Read the article. "Yesterday, Newville filed suit in Sioux Falls district court on behalf of six same-sex couples..." Newville is just the lawyer.


Two years out of law school? I don't any professional field where a person knows what the hell they're doing after only working for two years.

It's my understanding that if this guy gambles and loses, a precedent could be set that could take decades to overturn, unless the Supreme Court makes a relevant ruling of some sort.

Keith Morris
Keith Morris

Because South Dakotans don't have the right to decide which constitutional rights you get to have or not as an American citizen? That would be like if a majority voted that women don't have the right to have access to the 2nd amendment. I'd imagine that would turn ugly real quick for men there, well before any Minnesotan even thought of intervening.

Kevin Jay
Kevin Jay

no wonder south dakota hates us. I mean why infiltrate them? if south dakota does not want gay marriage why do you feel it is your place to take them to court?

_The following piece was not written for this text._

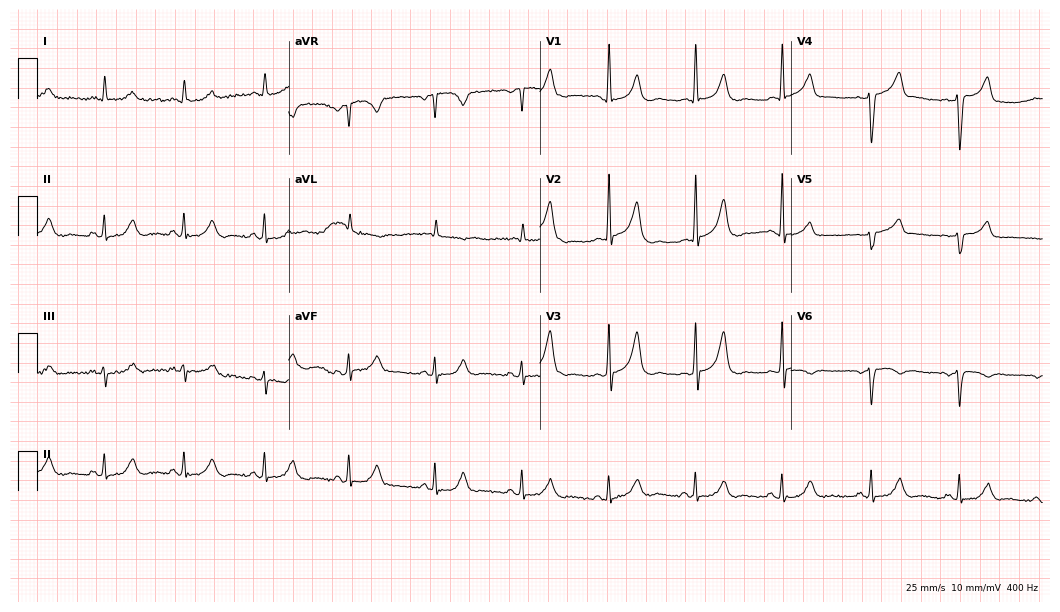
12-lead ECG (10.2-second recording at 400 Hz) from a man, 31 years old. Screened for six findings — first-degree AV block, right bundle branch block, left bundle branch block, sinus bradycardia, atrial fibrillation, sinus tachycardia — none is recorded.

MicheleBachmann topcommenter

That's a great question.  Why would people feel that tax paying gay Americans deserve to be treated like every other person in this country?   You are such a nitwit.  How about we pass a law that Kevin Jay can't drive during the day time any more.  If Minnesota wants Kevin Jay to only be able to drive at night why do you feel it is your place to argue Kevin you stupid nitwit?  


@KennyX @MicheleBachmann Your very presuasive argument has completely swayed my way of thinking regarding this matter.

Please, go on.

MicheleBachmann topcommenter

@kennyx Great contribution from the bigot with a tiny brain.